It’s every sport junkie’s favorite time of year. The time of season where there is never a shortage of sports broadcasts found on the TV and radio; where the sports section of your daily paper is overflowing with game results and statistics and where good natured team trash talk starts to escalate.
With an exciting conclusion to the MLB season, comes the beginning of college basketball madness. The NBA too is now underway, while NHL teams are just starting to gain momentum. Week to week, every battle on the gridiron is played like it’s the last - as crunch time starts to bear down on NFL and college football teams.
Somewhat of a closet sports junkie myself, it’s hard being on another continent, away from the action of the North American professional sports. Trying to follow basketball, football and even hockey, (Go Canucks Go!) can be a struggle. The chance of catching a college basketball or (American) football game on television is a big zero. They simply don’t broadcast these sports on this side of the Atlantic. Here any kind of futbol is king, as is Euroleague basketball. This is what dominates the local EuroSport television channels. People don’t really know or care about US college sports teams and why should they?

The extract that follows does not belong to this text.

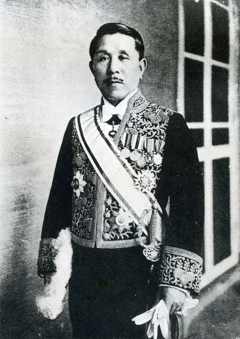 この写真は、広田弘毅（1878-1948）の外務大臣時代の写真です。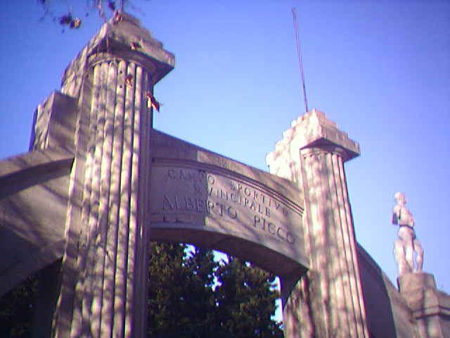 Ingresso Monumentale dello stadio "Alberto Picco", La Spezia, Italia.

The NBA however, is somewhat familiar to sports enthusiasts abroad. With the continuing trend of European players leaving Europe for the NBA, the league has caught on to an extent. But truth still remains, you have to be a hardcore Lakers/Celtics/Cavs fan, etc to watch the games live; games that often don’t tip off until 3am. Like any competitive athlete, you have to be willing to put in the time and effort to follow your favorite team or sport, which is a dedication I just don’t have time for.
I still read the sports section everyday and religiously check gohuskies.com for game results, but rarely do I take the time to surf the net and break down game results and player statistics. I’ve come to accept that I’m somewhat out of the loop when I’m living my second life in Europe.
My life in Europe is different than the one in North America. The change of scenery and missing comforts of home are replaced with new adventures and experiences, as well as introduction to new sports. Each season I return, I inevitably find myself rooting for a new team in a sport I never knew existed or never had the passion to follow. In Finland and Sweden it was floorball, (wait, let’s clarify…I was never a fan of floorball, but was interested in learning about and watching the game) in Portugal I uncovered my hidden passion for futbol (soccer) and now in Luxembourg I’ve become a dedicated handball fan…
Most Wednesday/Friday nights you’ll find me in a gym cheering for the Differdange Red Boys. This has created some confusion among my teammates and Basket Esch supporters. A few weeks ago the Red Boys came to Esch to play and in their mind, I was clearly rooting for the wrong team. I’m a very loyal person – I think it’s one of my best traits, however, I have no ties to the Esch handball players and therefore dodn’t feel guilty about not rooting for them. The Red Boys however, employ a lot of the guys I hang out with here in Luxembourg - therefore I choose to support people I know and like to see do well. In addition, the captain of the Red Boys happens to be my Belgian teammate’s boyfriend. We often attend games together and yell randomly at the referees. Most of the time I have no idea what is going on and since I shout out in English, most people don’t pay me any attention. I’m pretty sure I’m the least of their worries, as handball games can get pretty rowdy. Fans are intensely supportive of their teams and games are highly attended. Add that to the fact beer is sold throughout the match and you have a dangerous combination of testosterone, alcohol and team allegiance. Last game I attended there was a fight on the court between the two teams and fans started throwing things on the floor. Only in Europe…
From the games I’ve watched so far, I must say I’ve gained a certain amount of respect for the sport. Handball is a brutally physical game. The players are strong, quick and have great hand/eye co-ordination. They sacrifice their bodies on every play and are not afraid to show their emotion. Not only that, their fitness level is very high – you’re not going to see any overweight guys playing this sport. Games are divided into two 30-minute halves, with stoppage of play being rare. The court is larger than a basketball court (40m X 20m) and when the whistle blows, players quickly look to the ref for the call and continue on. It’s an interesting sport. Even though I still don’t fully understand some of the rules and strategy that is involved, it’s entertaining.
Basketball Update: Last week we lost a heartbreaker to Etzella. We should of won, but stupid mistakes in the last 5 minutes determined the result. I have to remind myself that we are a very young team, but it still doesn’t dull the taste of losing. I had a good game, but without the ‘W’ it doesn’t mean much. Sunday we have an important match against Racing – it’s a must win, so we better do just that!